Man könne sich natürlich über die Frage Teilämter oder Vollämter streiten, das sei lediglich eine Frage des Preises. Man weiss heute auch über die Gefahren und Nachteile. Heute sei allenthalben von den Sparvorgaben zu hören und zu lesen. Zudem habe man sich in den letzten Jahren bemüht, das Gerichtswesen massvoll auszubauen. Die Frage nach einem Systemwechsel im jetzigen Zeitpunkt, welcher auf jeden Fall teurer zu stehen käme als heute, stehe daher ein wenig schief in der Landschaft.
Bezüglich Spannungsfeld Anwalt-Richter zitiert Dieter Völlmin aus dem Bericht zur Justizreform (2001): Die Ausübung von Richterämtern durch praktizierende Anwälte ist in Zusammenhang mit der richterlichen Unabhängigkeit nicht unproblematisch. Für unser Milizsystem mit relativ wenig Berufsrichtern, kombiniert mit nebenamtlichen Richtern, ist sie jedoch von hoher Bedeutung. Eine Arbeitsgruppe hat sich dieses Problems speziell angenommen und nach Lösungen gesucht, dies speziell auch vor dem Hintergrund eines am Europäischen Gerichtshof in Strassburg gegen die Schweiz hängigen Verfahrens, welches die Zulässigkeit unseres Systems tangieren könnte .

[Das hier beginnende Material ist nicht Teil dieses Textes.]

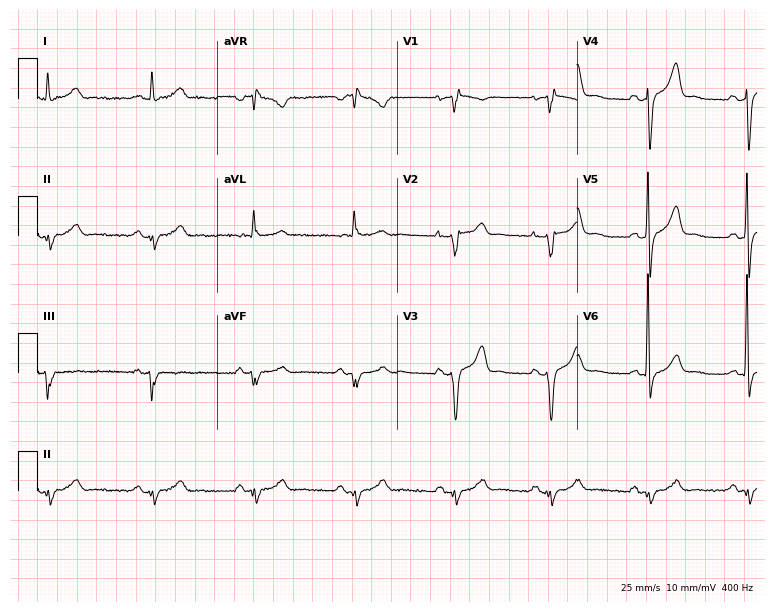
12-lead ECG from a 60-year-old male. No first-degree AV block, right bundle branch block (RBBB), left bundle branch block (LBBB), sinus bradycardia, atrial fibrillation (AF) or sinus tachycardia recorded for this tracing.

In der Arbeitsgruppe sowie auch in der Kommission kam man letztlich zum Schluss, das System beizubehalten. Im Rahmen der Justizreform wurde also genau diese Frage durch eine Arbeitsgruppe untersucht. Was will man denn noch prüfen? fragt Dieter Völlmin. Es könne ja nicht sein, dass man so etwas alle zwei oder drei Jahre erneut untersucht. Wolle man dies nun am Einzelfall Ulrich aufhängen, so stünden diesem natürlich eine Menge positive Beispiele gegenüber, konstatiert er. Im Übrigen gebe es eine Fraktion, in welcher 100% der nebenamtlichen Richter Anwälte sind. In einer anderen seien 0% Anwälte. Im Klartext: 0% Anwälte stellt die SVP, während die Grünen mit 100% Anwälten aufwarten, was nicht heisse, dass dieser Richter schlechter sei. Dieter Völlmin gibt zu, dass seine "Statistik" die Situation etwas überspitzt darstellt; denn die Grünen haben lediglich einen Richter, welcher auch Anwalt ist. Allerdings gebe es auch bei den Fraktionen der SP sowie der FDP Anwälte in Richterfunktion. Stelle man diesen Grundsatzentscheid bereits jetzt wieder in Frage, so könne man sich inskünftig seriöse oder gründliche Kommissionsarbeit ersparen. Dieter Völlmin bittet das Ratskollegium, das Postulat abzulehnen, da die Fragen geprüft und klare Entscheide dazu gefällt wurden. Diese Kosten und diese "Übung" könne man sich wirklich sparen, meint er abschliessend.

Andreas Brunner gibt den einstimmigen Beschluss der Geschäftsleitung des Kantonsgerichts auf Entgegennahme des Postulats bekannt. Zum Votum seines Vorredners fügt er an: Richtig sei zwar, dass die Frage, ob hauptsächlich an den zweitinstanzlichen Gerichten das Nebenamt durch ein Teil- oder Vollamt ersetzt werden soll, im Rahmen der Justizreform diskutiert wurde. Es wurde dort aber kein abschliessender Entscheid gefasst, hingegen stellte man diese grundsätzliche Frage zurück, da sie im damaligen Zeitpunkt noch nicht beantwortet werden konnte.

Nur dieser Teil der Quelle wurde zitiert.